You do have to be over 18 here to handle stallions at a show, however I agree.

The stallions at our yard are better behaved. There is one fresh under saddle that has to occassional slip up, but thats also because his rider isn't 1000% all the time. I say 1000% because you've got to keep your boundries and not cross them.

He doesn't nip, but he has tried lipping when I first brought him home. Lipping leads to nipping leads to biting. I push his face away, and he caught on. My mum stroked his nose and he tried lipping. I explained no one touches his face but me when he's worked well- that is his reward and he'll learn that. Learning curve to my mum that this is a stallion now, not a toy ;D 

We have had stallions in the area come and use our school.
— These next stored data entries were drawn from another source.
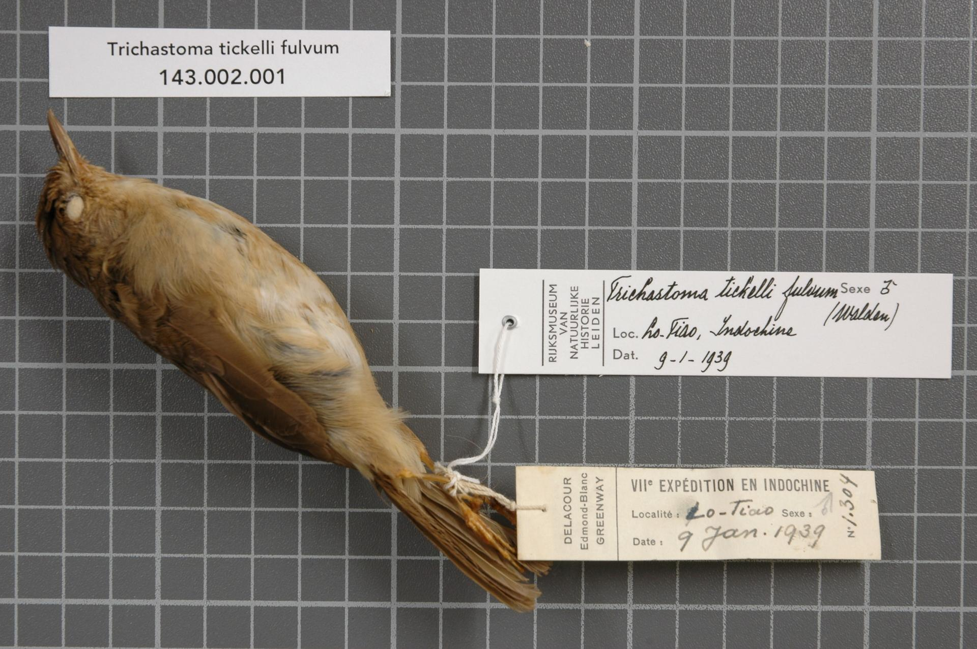 Trichastoma tickelli fulvum (Walden, 1875)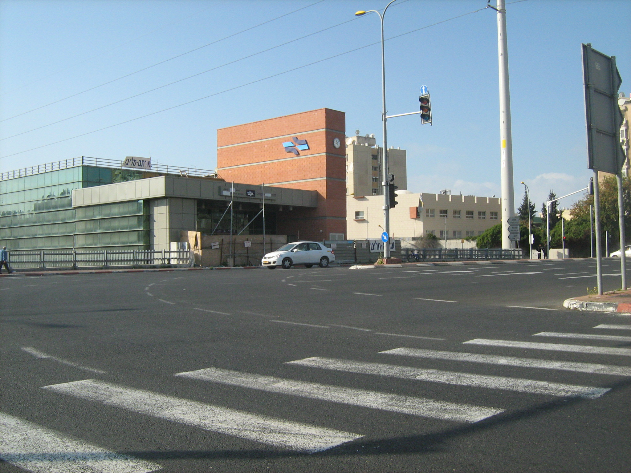 תחנת הרכבת יוספטל, פברואר 2009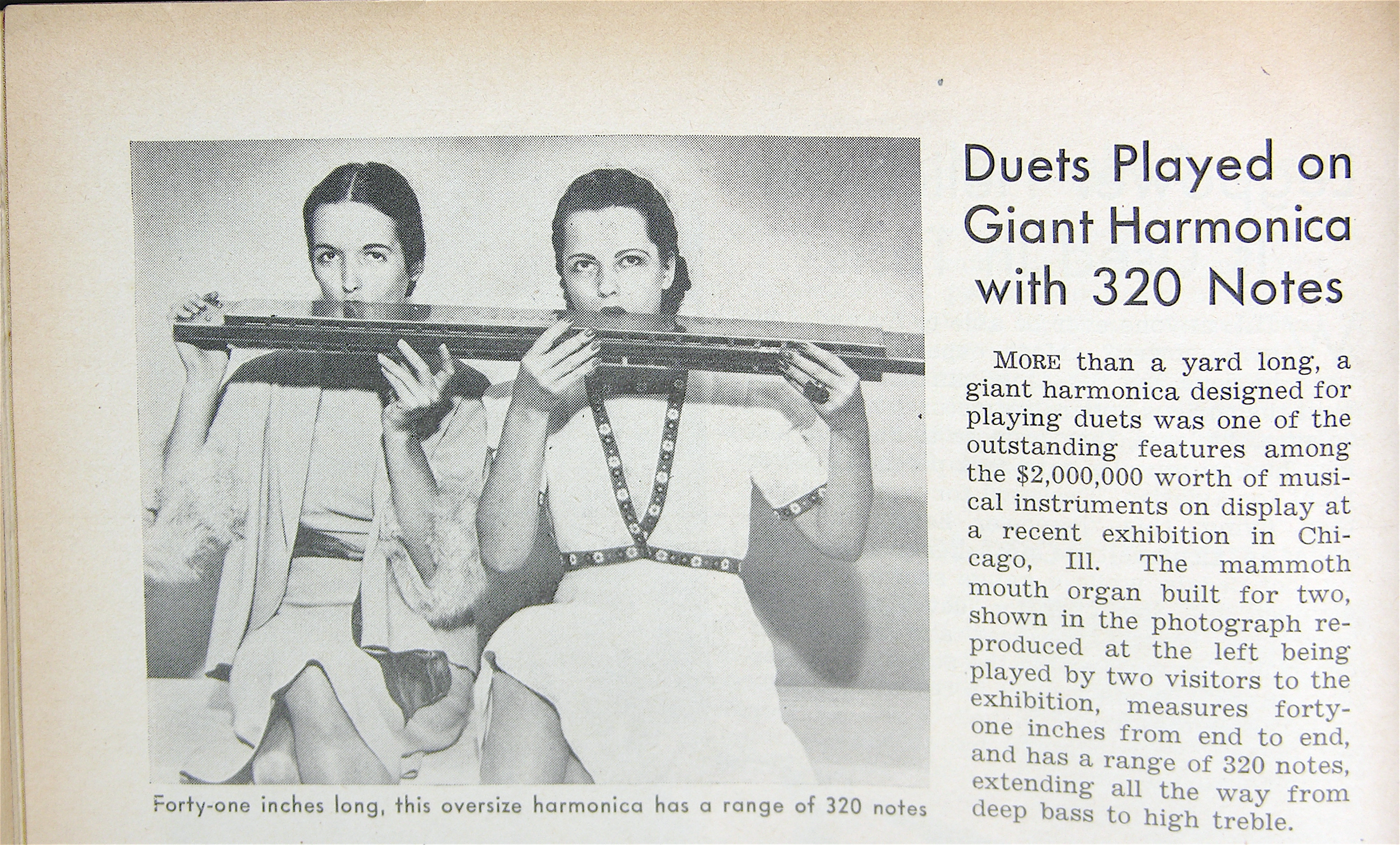 From 1938 Popular Science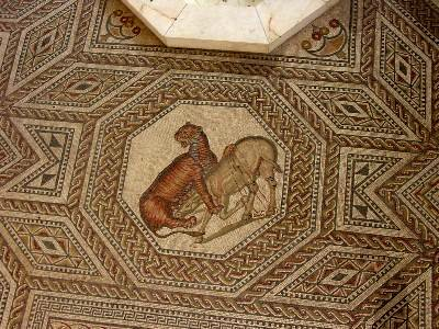 Römische Ausgrabungen im Saarland: Das Mosaik in Nennig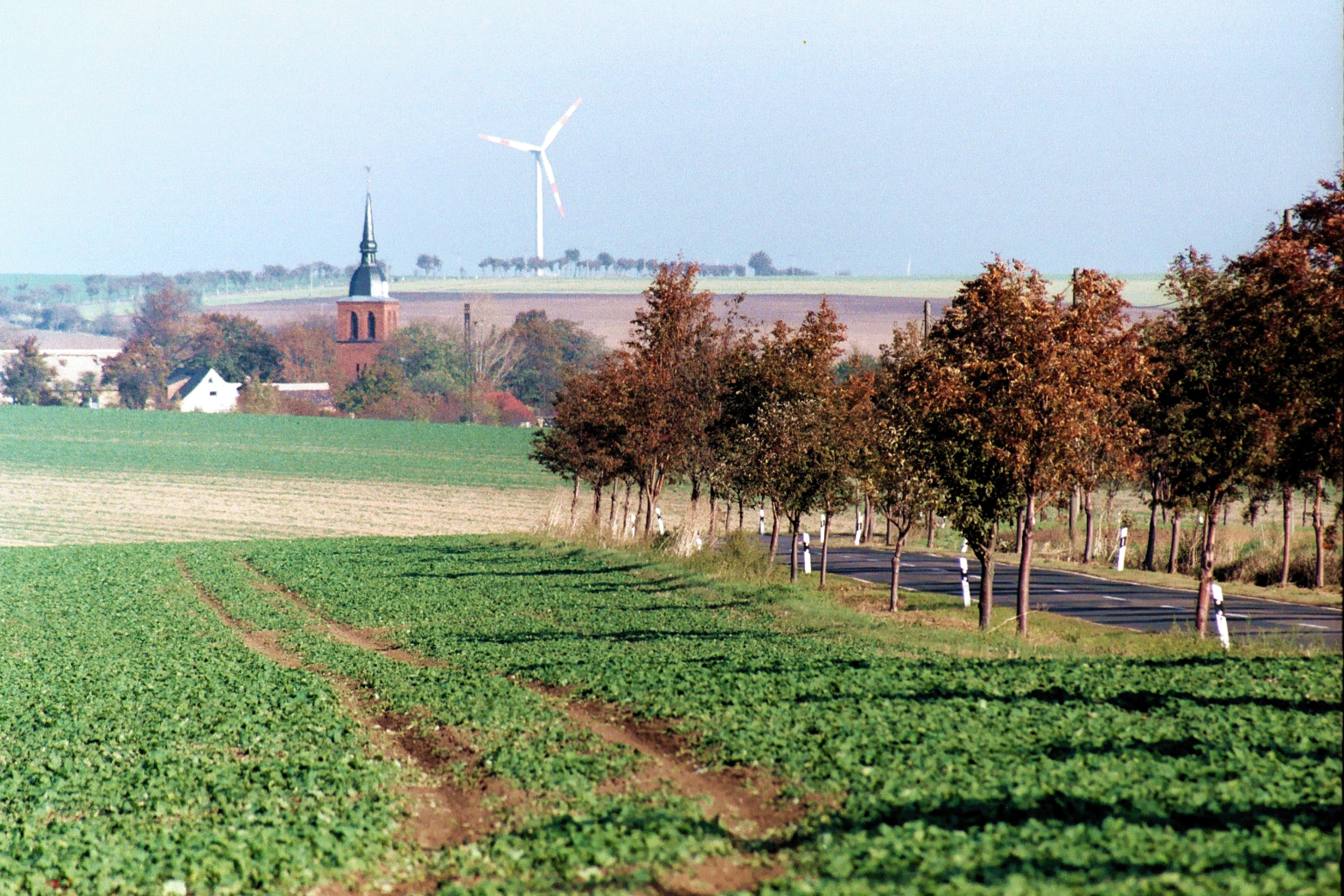 Blick aus Richtung Oberrißdorf nach Hedersleben This is a photograph of an architectural monument. 65468

If they can't behave, they're out.. but they are.

Stallions ARE quite common round here.. we are about 1h30 away from the home of the German warmblood for lack of better word, and if we didn't have stallions.. well.. we'd never have foals.. and well... never have riding horses again ;D


----------



## DuffyDuck (Sep 27, 2011)

BlooBabe said:


> I think you are doing an amazing job with your stud. I agree that he's not aloud to 'hang out' when I'm around him or any other person for that matter. I have told people that if he's being a stud around them then they can give him a quick smack to the chest barrel or rump and if that doesn't work they can make him work so he has the respect of everyone in contact with him and not just me. I don't know what kind of horse you have but because mine is a draft I started teaching him to lift his legs with a tap on the leg to let him know which I wanted, push his leg forward until I got it to bend, and then I'd use a lead rope to help me lift and hold his leg up before he got the hang of it. Because my body wasn't up next to his he couldn't lean on me. I never gave him the option to lean because if I felt the weight get heavy I'd drop the leg a bit or completely teaching him to hold it himself. I also agree with doing circles, bending, and other work when he's misbehaving whether it's calling out to the mare or acting studly towards you or anyone else (also other animals such as dogs, cows, or any animals at your barn). There might me times when it's hard to deal with him but the more vigilant you are and the more work you do with him the better he'll be.
> 
> 
> I disagree with what other people have been saying about how dangerous stallions are. A stallion that isn't trained correctly will be dangerous. However the properly trained and socialized stallion will act no differently then any other horse. For example I have an 18hh Belgian stallion that I've trained from nothing that I bring to shows all the time and he's never once gone after a mare. In fact the people who own the mares have a harder time controlling their horses around mine than I do controlling my boy around them. He's also paddocked with a gelding, adjacent to both another stallion separated by electric tape (not electrified), another gelding separated by electrified tape because the gelding isn't friendly, and a mare about 10 feet in front of him across in another paddock. He hasn't acted out at any of the horses around him since I've finished training because he knows not to act out. If he acted studly or tried to act like head honcho over me then he got worked. It's a lot of work but if you're willing to do it then I wish you the best of luck. Don't let other people bully you around and decide what to do with him, he's your horse, your opinion is the only one that matters, and if you want to keep him in tact then go for it.



o.o
I never even thought about the poor dogs. NOOO!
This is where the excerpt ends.